BEGIN Records supplied
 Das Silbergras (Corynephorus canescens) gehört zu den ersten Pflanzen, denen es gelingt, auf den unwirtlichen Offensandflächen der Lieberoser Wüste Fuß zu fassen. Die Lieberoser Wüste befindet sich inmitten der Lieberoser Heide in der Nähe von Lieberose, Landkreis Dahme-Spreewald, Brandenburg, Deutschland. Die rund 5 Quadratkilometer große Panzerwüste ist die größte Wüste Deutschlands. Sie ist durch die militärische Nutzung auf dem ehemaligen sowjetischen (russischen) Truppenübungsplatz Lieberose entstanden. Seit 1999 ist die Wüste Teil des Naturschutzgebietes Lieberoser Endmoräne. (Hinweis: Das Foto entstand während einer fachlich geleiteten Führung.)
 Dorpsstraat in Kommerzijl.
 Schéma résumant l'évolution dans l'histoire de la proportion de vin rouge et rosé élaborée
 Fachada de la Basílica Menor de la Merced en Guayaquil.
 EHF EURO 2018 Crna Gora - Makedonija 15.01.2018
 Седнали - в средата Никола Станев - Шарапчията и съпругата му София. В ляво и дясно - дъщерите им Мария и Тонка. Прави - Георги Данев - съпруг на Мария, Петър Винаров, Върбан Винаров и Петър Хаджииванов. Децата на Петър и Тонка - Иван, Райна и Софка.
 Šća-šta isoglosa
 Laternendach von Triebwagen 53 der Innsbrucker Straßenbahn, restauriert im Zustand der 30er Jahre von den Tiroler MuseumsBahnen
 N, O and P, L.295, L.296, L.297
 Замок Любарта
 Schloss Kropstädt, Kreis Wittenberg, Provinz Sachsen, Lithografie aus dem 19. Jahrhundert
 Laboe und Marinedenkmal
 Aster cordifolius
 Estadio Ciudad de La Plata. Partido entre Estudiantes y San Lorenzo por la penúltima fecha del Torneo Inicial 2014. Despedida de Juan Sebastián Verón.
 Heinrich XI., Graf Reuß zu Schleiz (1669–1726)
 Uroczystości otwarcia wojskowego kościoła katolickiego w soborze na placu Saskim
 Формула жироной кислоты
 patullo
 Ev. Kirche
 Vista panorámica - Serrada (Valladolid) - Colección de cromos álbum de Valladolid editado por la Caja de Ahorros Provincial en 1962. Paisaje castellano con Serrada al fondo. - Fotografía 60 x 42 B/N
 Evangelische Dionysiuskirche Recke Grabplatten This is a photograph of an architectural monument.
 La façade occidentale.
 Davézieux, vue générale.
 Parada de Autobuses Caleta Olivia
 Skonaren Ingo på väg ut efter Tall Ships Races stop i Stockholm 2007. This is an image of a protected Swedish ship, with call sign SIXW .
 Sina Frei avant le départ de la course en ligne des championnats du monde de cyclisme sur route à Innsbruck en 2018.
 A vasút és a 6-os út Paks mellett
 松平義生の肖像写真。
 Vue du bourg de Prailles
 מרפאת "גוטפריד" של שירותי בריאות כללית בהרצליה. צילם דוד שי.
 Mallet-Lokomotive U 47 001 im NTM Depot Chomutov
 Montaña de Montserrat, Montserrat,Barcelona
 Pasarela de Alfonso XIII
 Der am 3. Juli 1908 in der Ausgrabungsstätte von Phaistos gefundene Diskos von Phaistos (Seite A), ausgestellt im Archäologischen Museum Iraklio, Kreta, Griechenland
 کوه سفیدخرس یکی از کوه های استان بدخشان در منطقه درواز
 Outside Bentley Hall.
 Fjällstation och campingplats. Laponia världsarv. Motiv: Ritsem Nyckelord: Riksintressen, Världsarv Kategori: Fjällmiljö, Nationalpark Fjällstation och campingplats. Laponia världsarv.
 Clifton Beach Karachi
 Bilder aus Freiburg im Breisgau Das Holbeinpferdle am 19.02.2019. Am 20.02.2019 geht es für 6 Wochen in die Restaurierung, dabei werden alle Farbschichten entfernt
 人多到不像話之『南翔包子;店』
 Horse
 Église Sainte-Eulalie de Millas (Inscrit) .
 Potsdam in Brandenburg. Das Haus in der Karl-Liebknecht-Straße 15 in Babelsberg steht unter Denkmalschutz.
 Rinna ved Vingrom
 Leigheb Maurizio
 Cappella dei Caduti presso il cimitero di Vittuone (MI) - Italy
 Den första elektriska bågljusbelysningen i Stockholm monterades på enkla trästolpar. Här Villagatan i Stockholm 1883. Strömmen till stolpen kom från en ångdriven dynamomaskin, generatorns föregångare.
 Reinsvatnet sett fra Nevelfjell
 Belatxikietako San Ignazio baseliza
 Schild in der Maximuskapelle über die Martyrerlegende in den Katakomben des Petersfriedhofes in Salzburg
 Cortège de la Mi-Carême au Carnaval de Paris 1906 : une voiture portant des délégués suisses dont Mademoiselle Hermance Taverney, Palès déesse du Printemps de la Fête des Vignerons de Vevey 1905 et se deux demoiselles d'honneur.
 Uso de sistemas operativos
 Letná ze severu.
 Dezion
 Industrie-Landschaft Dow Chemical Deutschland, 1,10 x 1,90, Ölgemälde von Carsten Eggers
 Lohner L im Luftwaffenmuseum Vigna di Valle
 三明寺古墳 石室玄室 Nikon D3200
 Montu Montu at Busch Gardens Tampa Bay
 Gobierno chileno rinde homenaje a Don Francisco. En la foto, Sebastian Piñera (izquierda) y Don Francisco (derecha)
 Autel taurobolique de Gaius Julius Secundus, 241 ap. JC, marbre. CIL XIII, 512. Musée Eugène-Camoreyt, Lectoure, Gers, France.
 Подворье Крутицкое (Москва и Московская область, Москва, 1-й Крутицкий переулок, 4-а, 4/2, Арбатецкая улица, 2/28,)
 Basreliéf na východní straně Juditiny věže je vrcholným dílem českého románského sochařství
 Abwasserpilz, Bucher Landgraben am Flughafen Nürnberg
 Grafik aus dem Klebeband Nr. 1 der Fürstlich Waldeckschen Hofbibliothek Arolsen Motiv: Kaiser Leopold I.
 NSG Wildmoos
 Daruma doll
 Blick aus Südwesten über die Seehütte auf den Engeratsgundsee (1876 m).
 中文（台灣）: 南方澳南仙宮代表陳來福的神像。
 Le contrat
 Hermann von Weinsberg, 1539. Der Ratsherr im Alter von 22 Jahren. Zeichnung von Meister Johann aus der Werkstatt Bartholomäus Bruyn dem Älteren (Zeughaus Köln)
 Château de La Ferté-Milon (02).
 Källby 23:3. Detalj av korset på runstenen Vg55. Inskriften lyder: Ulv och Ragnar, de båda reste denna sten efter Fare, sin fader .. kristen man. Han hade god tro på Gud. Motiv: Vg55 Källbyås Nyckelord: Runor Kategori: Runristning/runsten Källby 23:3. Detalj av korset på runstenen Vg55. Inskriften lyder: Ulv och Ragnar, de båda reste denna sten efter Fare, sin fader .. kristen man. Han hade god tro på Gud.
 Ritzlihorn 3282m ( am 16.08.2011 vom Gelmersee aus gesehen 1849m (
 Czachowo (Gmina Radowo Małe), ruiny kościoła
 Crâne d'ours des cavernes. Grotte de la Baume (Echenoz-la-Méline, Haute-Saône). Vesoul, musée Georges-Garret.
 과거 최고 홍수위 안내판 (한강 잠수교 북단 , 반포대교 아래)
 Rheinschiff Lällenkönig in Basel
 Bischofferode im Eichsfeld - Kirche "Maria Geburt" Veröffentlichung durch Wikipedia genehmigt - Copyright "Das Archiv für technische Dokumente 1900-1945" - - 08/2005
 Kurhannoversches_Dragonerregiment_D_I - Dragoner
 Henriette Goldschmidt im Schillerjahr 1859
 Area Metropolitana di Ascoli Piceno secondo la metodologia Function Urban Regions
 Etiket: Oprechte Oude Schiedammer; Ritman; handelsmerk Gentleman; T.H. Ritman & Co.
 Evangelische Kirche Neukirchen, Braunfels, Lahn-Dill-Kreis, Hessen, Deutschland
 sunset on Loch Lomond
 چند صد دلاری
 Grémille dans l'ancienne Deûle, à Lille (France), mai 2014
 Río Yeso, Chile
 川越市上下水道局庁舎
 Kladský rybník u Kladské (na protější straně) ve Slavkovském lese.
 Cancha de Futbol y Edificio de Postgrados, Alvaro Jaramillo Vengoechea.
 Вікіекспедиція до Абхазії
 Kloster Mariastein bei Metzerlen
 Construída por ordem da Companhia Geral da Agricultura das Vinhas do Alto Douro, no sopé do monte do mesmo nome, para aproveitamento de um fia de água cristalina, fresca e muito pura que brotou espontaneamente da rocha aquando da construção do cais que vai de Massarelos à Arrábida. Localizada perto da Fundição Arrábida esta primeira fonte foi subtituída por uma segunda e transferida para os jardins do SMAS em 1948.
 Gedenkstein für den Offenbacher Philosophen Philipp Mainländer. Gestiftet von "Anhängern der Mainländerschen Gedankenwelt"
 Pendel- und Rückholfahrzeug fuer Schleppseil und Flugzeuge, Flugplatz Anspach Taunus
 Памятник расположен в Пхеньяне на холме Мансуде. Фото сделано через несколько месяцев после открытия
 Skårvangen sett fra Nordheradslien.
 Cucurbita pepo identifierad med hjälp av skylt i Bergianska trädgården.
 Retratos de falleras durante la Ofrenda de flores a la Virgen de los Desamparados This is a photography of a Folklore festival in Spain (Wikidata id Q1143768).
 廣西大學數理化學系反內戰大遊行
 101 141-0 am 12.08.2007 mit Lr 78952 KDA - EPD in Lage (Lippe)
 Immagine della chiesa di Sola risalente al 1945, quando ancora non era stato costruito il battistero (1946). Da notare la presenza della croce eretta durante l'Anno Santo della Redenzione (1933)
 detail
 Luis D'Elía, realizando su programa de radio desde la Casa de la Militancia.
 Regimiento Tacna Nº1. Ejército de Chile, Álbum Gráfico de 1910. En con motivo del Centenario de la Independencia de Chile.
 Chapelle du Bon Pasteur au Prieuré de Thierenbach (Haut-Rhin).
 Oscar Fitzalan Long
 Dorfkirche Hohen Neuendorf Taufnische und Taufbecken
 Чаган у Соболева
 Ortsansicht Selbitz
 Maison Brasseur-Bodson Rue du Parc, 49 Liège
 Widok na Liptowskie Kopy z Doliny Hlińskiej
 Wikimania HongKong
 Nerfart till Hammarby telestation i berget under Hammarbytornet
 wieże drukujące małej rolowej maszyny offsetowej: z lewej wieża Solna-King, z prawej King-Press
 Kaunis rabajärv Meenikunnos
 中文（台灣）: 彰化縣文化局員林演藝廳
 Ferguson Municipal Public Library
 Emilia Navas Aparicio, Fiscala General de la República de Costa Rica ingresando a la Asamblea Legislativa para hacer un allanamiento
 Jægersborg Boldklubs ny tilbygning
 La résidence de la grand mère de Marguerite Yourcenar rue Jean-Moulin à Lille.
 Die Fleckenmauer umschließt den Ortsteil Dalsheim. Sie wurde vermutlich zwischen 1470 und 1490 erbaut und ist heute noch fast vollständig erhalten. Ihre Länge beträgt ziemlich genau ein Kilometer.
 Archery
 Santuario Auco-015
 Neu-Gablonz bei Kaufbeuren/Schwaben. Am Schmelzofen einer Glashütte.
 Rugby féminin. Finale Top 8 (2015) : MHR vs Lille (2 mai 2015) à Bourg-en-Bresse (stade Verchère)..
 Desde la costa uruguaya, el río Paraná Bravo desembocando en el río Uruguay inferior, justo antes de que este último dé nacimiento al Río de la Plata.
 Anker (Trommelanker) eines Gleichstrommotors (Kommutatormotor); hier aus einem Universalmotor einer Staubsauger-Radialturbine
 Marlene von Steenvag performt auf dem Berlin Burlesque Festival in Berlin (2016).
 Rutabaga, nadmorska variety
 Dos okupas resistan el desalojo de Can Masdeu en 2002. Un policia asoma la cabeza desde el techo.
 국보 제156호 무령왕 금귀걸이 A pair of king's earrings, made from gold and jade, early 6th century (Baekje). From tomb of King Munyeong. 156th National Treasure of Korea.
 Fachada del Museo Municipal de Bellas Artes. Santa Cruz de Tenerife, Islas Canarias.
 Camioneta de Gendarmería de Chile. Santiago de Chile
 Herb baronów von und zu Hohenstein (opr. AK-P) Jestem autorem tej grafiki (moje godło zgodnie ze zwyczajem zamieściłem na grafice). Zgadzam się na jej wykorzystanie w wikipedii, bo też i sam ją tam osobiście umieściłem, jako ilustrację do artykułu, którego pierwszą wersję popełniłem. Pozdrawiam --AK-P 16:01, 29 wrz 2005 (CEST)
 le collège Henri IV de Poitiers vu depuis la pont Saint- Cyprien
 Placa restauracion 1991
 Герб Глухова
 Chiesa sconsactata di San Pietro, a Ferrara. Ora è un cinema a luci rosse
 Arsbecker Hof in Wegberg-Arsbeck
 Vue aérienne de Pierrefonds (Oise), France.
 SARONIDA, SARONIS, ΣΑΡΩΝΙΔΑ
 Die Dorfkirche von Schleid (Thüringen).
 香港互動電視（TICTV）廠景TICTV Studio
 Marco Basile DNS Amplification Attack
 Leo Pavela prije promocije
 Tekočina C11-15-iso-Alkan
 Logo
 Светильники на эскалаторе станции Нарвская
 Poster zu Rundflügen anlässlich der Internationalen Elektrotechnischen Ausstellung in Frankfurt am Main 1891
END Records supplied
Exercise description — In the entries above, how many lines hold the word "Evangelische"? Answer with the number only.

Response to the task — 2